Cody Slate

No. 80
- Position: Tight end

Personal information
- Born: August 14, 1987 (age 38) Indianapolis, Indiana
- Listed height: 6 ft 4 in (1.93 m)
- Listed weight: 235 lb (107 kg)

Career information
- College: Marshall
- NFL draft: 2010: undrafted

Career history
- Kansas City Chiefs (2010–2011)*;
- * Offseason or practice squad member only

Awards and highlights
- 2× First-team All-Conference USA (2006, 2009); All Freshman Conference USA selection (Media) (2006); Conference USA All-Freshman selection (Coaches) (2006);
- Stats at Pro Football Reference

= Cody Slate =

American football player (born 1987)

Cody Alan Slate (born August 14, 1987) is an American former football tight end. He previously played for the Kansas City Chiefs. He played college football at Marshall University. He attended Hargrave Military Academy.
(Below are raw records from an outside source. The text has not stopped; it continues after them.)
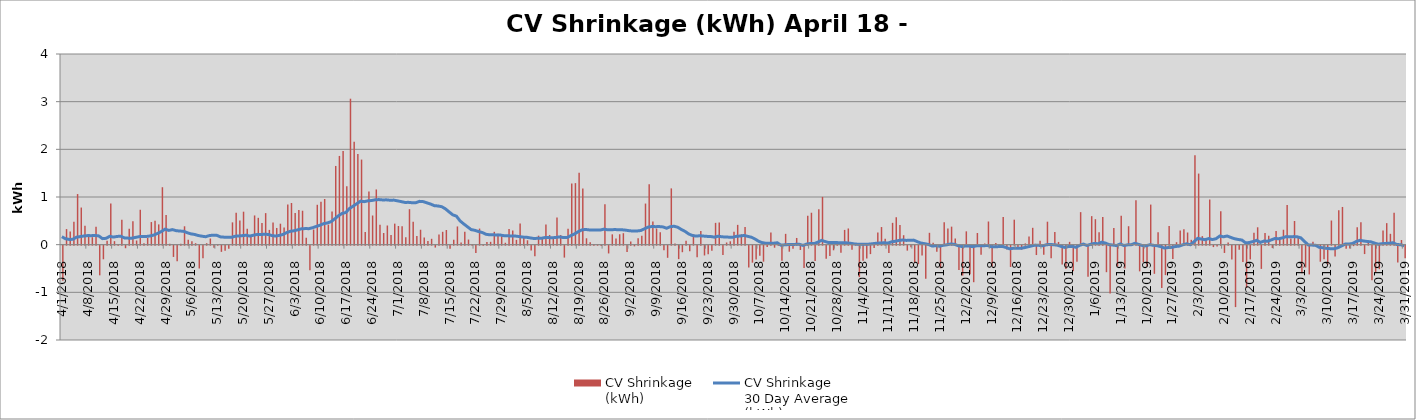
| Category | CV Shrinkage
(kWh) |
|---|---|
| 4/1/18 | -738624 |
| 4/2/18 | 327398 |
| 4/3/18 | 275905 |
| 4/4/18 | 483044 |
| 4/5/18 | 1061787 |
| 4/6/18 | 778778 |
| 4/7/18 | 397072 |
| 4/8/18 | 209880 |
| 4/9/18 | 157006 |
| 4/10/18 | 374594 |
| 4/11/18 | -622327 |
| 4/12/18 | -285900 |
| 4/13/18 | 82775 |
| 4/14/18 | 862938 |
| 4/15/18 | 74009 |
| 4/16/18 | 5038 |
| 4/17/18 | 521427 |
| 4/18/18 | -53796 |
| 4/19/18 | 332758 |
| 4/20/18 | 493042 |
| 4/21/18 | 86841 |
| 4/22/18 | 732288 |
| 4/23/18 | 28193 |
| 4/24/18 | 140202 |
| 4/25/18 | 474373 |
| 4/26/18 | 500354 |
| 4/27/18 | 425305 |
| 4/28/18 | 1205024 |
| 4/29/18 | 621369 |
| 4/30/18 | 17919 |
| 5/1/18 | -236377 |
| 5/2/18 | -328942 |
| 5/3/18 | 21756 |
| 5/4/18 | 385441 |
| 5/5/18 | 103540 |
| 5/6/18 | 73454 |
| 5/7/18 | 30705 |
| 5/8/18 | -478550 |
| 5/9/18 | -262385 |
| 5/10/18 | 30476 |
| 5/11/18 | 129299 |
| 5/12/18 | -45274 |
| 5/13/18 | 3598 |
| 5/14/18 | -129751 |
| 5/15/18 | -104212 |
| 5/16/18 | -65912 |
| 5/17/18 | 467987 |
| 5/18/18 | 671040 |
| 5/19/18 | 504429 |
| 5/20/18 | 691920 |
| 5/21/18 | 332104 |
| 5/22/18 | 197358 |
| 5/23/18 | 612924 |
| 5/24/18 | 563123 |
| 5/25/18 | 453831 |
| 5/26/18 | 661923 |
| 5/27/18 | 309941 |
| 5/28/18 | 464684 |
| 5/29/18 | 350622 |
| 5/30/18 | 439959 |
| 5/31/18 | 360994 |
| 6/1/18 | 840937 |
| 6/2/18 | 873832 |
| 6/3/18 | 662326 |
| 6/4/18 | 724701 |
| 6/5/18 | 711959 |
| 6/6/18 | 145761 |
| 6/7/18 | -517452 |
| 6/8/18 | 317686 |
| 6/9/18 | 836629 |
| 6/10/18 | 901414 |
| 6/11/18 | 958595 |
| 6/12/18 | 420055 |
| 6/13/18 | 698009 |
| 6/14/18 | 1651359 |
| 6/15/18 | 1861656 |
| 6/16/18 | 1963904 |
| 6/17/18 | 1226810 |
| 6/18/18 | 3062184 |
| 6/19/18 | 2156930 |
| 6/20/18 | 1902489 |
| 6/21/18 | 1785249 |
| 6/22/18 | 264963 |
| 6/23/18 | 1115444 |
| 6/24/18 | 611814 |
| 6/25/18 | 1158590 |
| 6/26/18 | 420023 |
| 6/27/18 | 244432 |
| 6/28/18 | 402134 |
| 6/29/18 | 203984 |
| 6/30/18 | 441420 |
| 7/1/18 | 391104 |
| 7/2/18 | 386340 |
| 7/3/18 | 154873 |
| 7/4/18 | 744443 |
| 7/5/18 | 481865 |
| 7/6/18 | 180750 |
| 7/7/18 | 313233 |
| 7/8/18 | 148220 |
| 7/9/18 | 79101 |
| 7/10/18 | 123342 |
| 7/11/18 | -40028 |
| 7/12/18 | 211682 |
| 7/13/18 | 269971 |
| 7/14/18 | 307261 |
| 7/15/18 | -66606 |
| 7/16/18 | 103603 |
| 7/17/18 | 382337 |
| 7/18/18 | 43512 |
| 7/19/18 | 272191 |
| 7/20/18 | 107558 |
| 7/21/18 | 12085 |
| 7/22/18 | -155908 |
| 7/23/18 | 337358 |
| 7/24/18 | -4176 |
| 7/25/18 | 56800 |
| 7/26/18 | 59689 |
| 7/27/18 | 269942 |
| 7/28/18 | 229305 |
| 7/29/18 | 176821 |
| 7/30/18 | 40046 |
| 7/31/18 | 326197 |
| 8/1/18 | 295806 |
| 8/2/18 | 100952 |
| 8/3/18 | 441545 |
| 8/4/18 | 140363 |
| 8/5/18 | 91986 |
| 8/6/18 | -101728 |
| 8/7/18 | -224268 |
| 8/8/18 | 188706 |
| 8/9/18 | 134310 |
| 8/10/18 | 424861 |
| 8/11/18 | 203824 |
| 8/12/18 | 129710 |
| 8/13/18 | 572088 |
| 8/14/18 | 201122 |
| 8/15/18 | -250139 |
| 8/16/18 | 334679 |
| 8/17/18 | 1283974 |
| 8/18/18 | 1291283 |
| 8/19/18 | 1507228 |
| 8/20/18 | 1176966 |
| 8/21/18 | 134150 |
| 8/22/18 | 49897 |
| 8/23/18 | 14209 |
| 8/24/18 | 9234 |
| 8/25/18 | -7150 |
| 8/26/18 | 848840 |
| 8/27/18 | -163165 |
| 8/28/18 | 216774 |
| 8/29/18 | 130374 |
| 8/30/18 | 218838 |
| 8/31/18 | 240514 |
| 9/1/18 | -133110 |
| 9/2/18 | 67399 |
| 9/3/18 | -14203 |
| 9/4/18 | 133911 |
| 9/5/18 | 186571 |
| 9/6/18 | 862590 |
| 9/7/18 | 1269880 |
| 9/8/18 | 483732 |
| 9/9/18 | 337976 |
| 9/10/18 | 259474 |
| 9/11/18 | -96387 |
| 9/12/18 | -254560 |
| 9/13/18 | 1180955 |
| 9/14/18 | 24479 |
| 9/15/18 | -282685 |
| 9/16/18 | -137333 |
| 9/17/18 | 81234 |
| 9/18/18 | -118221 |
| 9/19/18 | 216348 |
| 9/20/18 | -241002 |
| 9/21/18 | 288463 |
| 9/22/18 | -205692 |
| 9/23/18 | -181987 |
| 9/24/18 | -107507 |
| 9/25/18 | 457747 |
| 9/26/18 | 463636 |
| 9/27/18 | -196796 |
| 9/28/18 | 45502 |
| 9/29/18 | 70505 |
| 9/30/18 | 273197 |
| 10/1/18 | 415397 |
| 10/2/18 | 216198 |
| 10/3/18 | 370783 |
| 10/4/18 | -457516 |
| 10/5/18 | -357033 |
| 10/6/18 | -287787 |
| 10/7/18 | -212845 |
| 10/8/18 | -336077 |
| 10/9/18 | -29195 |
| 10/10/18 | 254191 |
| 10/11/18 | -43119 |
| 10/12/18 | 37078 |
| 10/13/18 | -316371 |
| 10/14/18 | 227043 |
| 10/15/18 | -126396 |
| 10/16/18 | -65494 |
| 10/17/18 | 140825 |
| 10/18/18 | -90894 |
| 10/19/18 | -467440 |
| 10/20/18 | 607877 |
| 10/21/18 | 669902 |
| 10/22/18 | -319394 |
| 10/23/18 | 743968 |
| 10/24/18 | 1002436 |
| 10/25/18 | -272970 |
| 10/26/18 | -214446 |
| 10/27/18 | -97246 |
| 10/28/18 | 38780 |
| 10/29/18 | -147842 |
| 10/30/18 | 309635 |
| 10/31/18 | 339786 |
| 11/1/18 | -85017 |
| 11/2/18 | 10308 |
| 11/3/18 | -660837 |
| 11/4/18 | -318831 |
| 11/5/18 | -266773 |
| 11/6/18 | -177195 |
| 11/7/18 | -48645 |
| 11/8/18 | 252798 |
| 11/9/18 | 369736 |
| 11/10/18 | 124248 |
| 11/11/18 | -154932 |
| 11/12/18 | 458031 |
| 11/13/18 | 577790 |
| 11/14/18 | 410978 |
| 11/15/18 | 198282 |
| 11/16/18 | -104130 |
| 11/17/18 | -33389 |
| 11/18/18 | -351071 |
| 11/19/18 | -387426 |
| 11/20/18 | -205924 |
| 11/21/18 | -694088 |
| 11/22/18 | 248735 |
| 11/23/18 | 37691 |
| 11/24/18 | -127894 |
| 11/25/18 | -474183 |
| 11/26/18 | 470911 |
| 11/27/18 | 338754 |
| 11/28/18 | 378146 |
| 11/29/18 | 129384 |
| 11/30/18 | -510152 |
| 12/1/18 | -626855 |
| 12/2/18 | 279543 |
| 12/3/18 | -599804 |
| 12/4/18 | -766668 |
| 12/5/18 | 244243 |
| 12/6/18 | -192888 |
| 12/7/18 | 22168 |
| 12/8/18 | 486105 |
| 12/9/18 | -436784 |
| 12/10/18 | 33558 |
| 12/11/18 | -16558 |
| 12/12/18 | 580593 |
| 12/13/18 | -80081 |
| 12/14/18 | -445856 |
| 12/15/18 | 524102 |
| 12/16/18 | -40622 |
| 12/17/18 | -85371 |
| 12/18/18 | 26299 |
| 12/19/18 | 170251 |
| 12/20/18 | 353642 |
| 12/21/18 | -196769 |
| 12/22/18 | 83488 |
| 12/23/18 | -193006 |
| 12/24/18 | 482054 |
| 12/25/18 | -261806 |
| 12/26/18 | 264439 |
| 12/27/18 | 57187 |
| 12/28/18 | -393733 |
| 12/29/18 | -489025 |
| 12/30/18 | 59077 |
| 12/31/18 | -534779 |
| 1/1/19 | -338305.278 |
| 1/2/19 | 682487 |
| 1/3/19 | 19273 |
| 1/4/19 | -651745.556 |
| 1/5/19 | 598457.778 |
| 1/6/19 | 534385.278 |
| 1/7/19 | 260216 |
| 1/8/19 | 580037 |
| 1/9/19 | -556347 |
| 1/10/19 | -1001664 |
| 1/11/19 | 347929 |
| 1/12/19 | -440442 |
| 1/13/19 | 606334 |
| 1/14/19 | -479600 |
| 1/15/19 | 387087 |
| 1/16/19 | 116 |
| 1/17/19 | 933615.833 |
| 1/18/19 | -539149 |
| 1/19/19 | -348218 |
| 1/20/19 | -440268 |
| 1/21/19 | 840899 |
| 1/22/19 | -590610 |
| 1/23/19 | 259127 |
| 1/24/19 | -886763 |
| 1/25/19 | -617721 |
| 1/26/19 | 390344 |
| 1/27/19 | -277650 |
| 1/28/19 | 52011 |
| 1/29/19 | 295192 |
| 1/30/19 | 324313 |
| 1/31/19 | 255369 |
| 2/1/19 | 101823 |
| 2/2/19 | 1876608.611 |
| 2/3/19 | 1491211.944 |
| 2/4/19 | 178908.056 |
| 2/5/19 | 135231.944 |
| 2/6/19 | 947173.056 |
| 2/7/19 | -29821.389 |
| 2/8/19 | -15497.222 |
| 2/9/19 | 701732.222 |
| 2/10/19 | -153098.889 |
| 2/11/19 | 45839.722 |
| 2/12/19 | -288849.167 |
| 2/13/19 | -1288896.667 |
| 2/14/19 | -85701 |
| 2/15/19 | -344718 |
| 2/16/19 | -886933 |
| 2/17/19 | -288919 |
| 2/18/19 | 249044.167 |
| 2/19/19 | 364590 |
| 2/20/19 | -487257.417 |
| 2/21/19 | 245907.778 |
| 2/22/19 | 187473.056 |
| 2/23/19 | -47996.944 |
| 2/24/19 | 284233 |
| 2/25/19 | 154893.611 |
| 2/26/19 | 313096 |
| 2/27/19 | 832929 |
| 2/28/19 | 130301 |
| 3/1/19 | 496587 |
| 3/2/19 | 139117 |
| 3/3/19 | -576644 |
| 3/4/19 | -457310.556 |
| 3/5/19 | -603760 |
| 3/6/19 | 60678 |
| 3/7/19 | -8914.722 |
| 3/8/19 | -337418.333 |
| 3/9/19 | -285821.944 |
| 3/10/19 | -398856.667 |
| 3/11/19 | 506624 |
| 3/12/19 | -226146.111 |
| 3/13/19 | 723057 |
| 3/14/19 | 790889 |
| 3/15/19 | -67208 |
| 3/16/19 | -58280 |
| 3/17/19 | -9810 |
| 3/18/19 | 365201 |
| 3/19/19 | 469057 |
| 3/20/19 | -176496 |
| 3/21/19 | 44458.889 |
| 3/22/19 | -723411.111 |
| 3/23/19 | -551820.556 |
| 3/24/19 | -493454.444 |
| 3/25/19 | 299684 |
| 3/26/19 | 451672.5 |
| 3/27/19 | 227596 |
| 3/28/19 | 670316 |
| 3/29/19 | -354563 |
| 3/30/19 | 98192 |
| 3/31/19 | -265030.556 |

Slate was considered one of the top tight ends in the nation and a top prospect at the tight end for the 2010 NFL draft, but was undrafted, after suffering from a torn ACL. Slate was projected as a legitimate All-American candidate for the 2009 season after he led the Thundering Herd in catches during the last two years and earned All Conference USA Honors.